In this experiment, there are 3 conditions : cell lines of patient with one specific mutation (6 samples), cell lines of patient with another specific mutation (6 samples) and cell lines of controls (3 samples).

I attached the comparison of edgeR and DESeq2 for:
1/ cell lines of patient (12 samples) vs cell lines of controls (3 samples): http://i.imgur.com/gYWJ26b.png?1
2/ cell lines of patient with one specific mutation (6 samples) vs cell lines of patient with another specific mutation (6 samples): http://i.imgur.com/7JClh40.png?1

In both comparisons, I compare all the deregulated genes (top panel), genes with padj<=0.001 (middle panel) and genes with at least an average of 100 reads in one of the conditions (bottom panel). I wanted to see if deregulated genes found by only one tool were enriched in low significant or lowly expressed genes, which does not seem to be the case.

In the first comparison, DEseq2 finds more up-regulated genes, whereas edgeR finds more down-regulated genes.
In the second comparison, barely one third of the deregulated genes are found by both methods.

Any idea for these discrepancies?
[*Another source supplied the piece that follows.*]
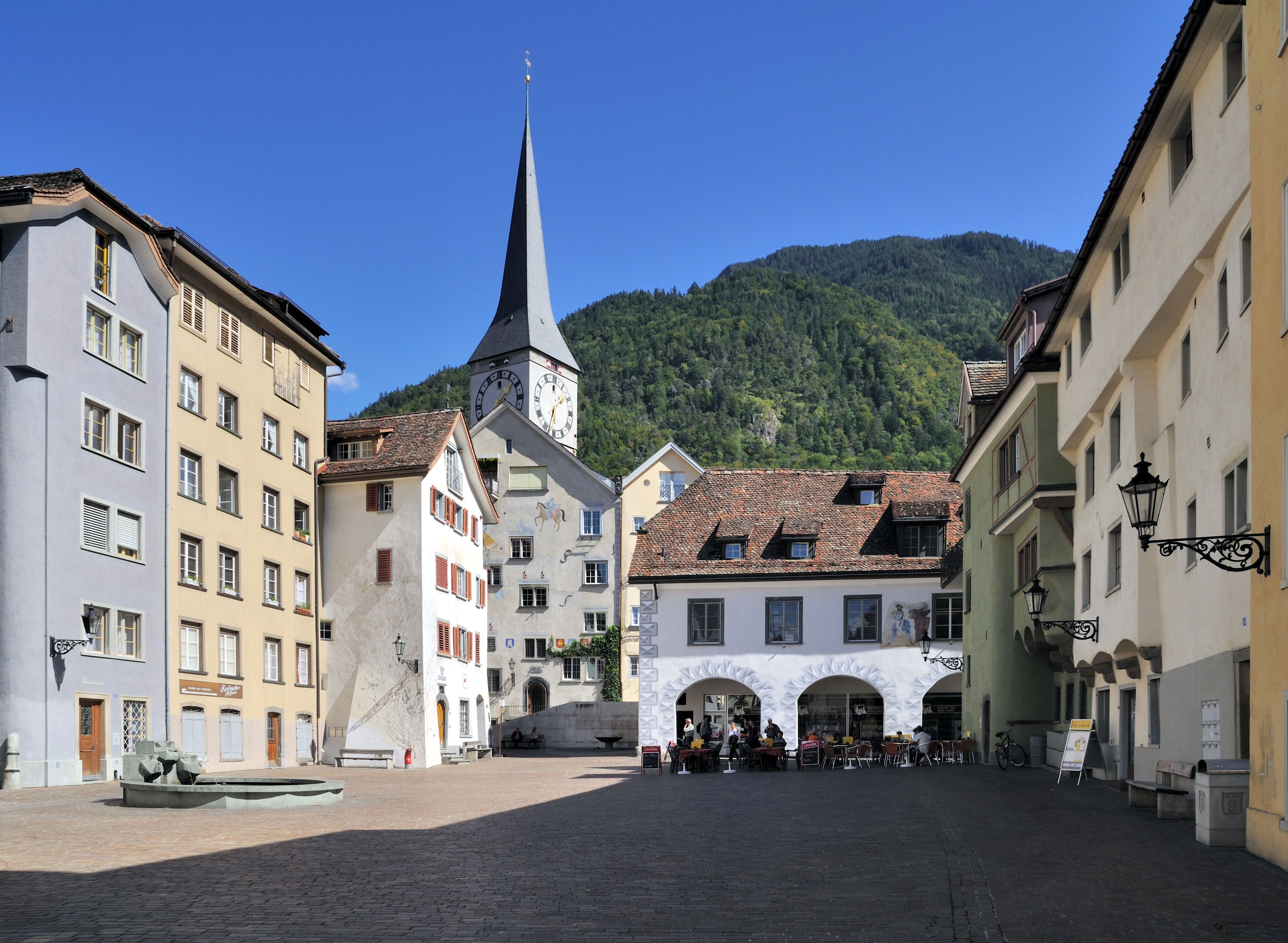 Churer Altstadt: Blick vom Platz Arcas auf die umliegenden Häuser und den Kirchturm der Martinskirche

What do you think about these results?
I can provide the code I used for more details.

Thank you in advance for your help,
Jane

deseq2 edgeR differential gene expression • 6.2k views

ADD COMMENT • link updated 9.5 years ago by Aaron Lun ★ 29k • written 9.5 years ago by Jane Merlevede ▴ 90

0

Entering edit mode

Put some code in your post to show how you ran each of the two analyses.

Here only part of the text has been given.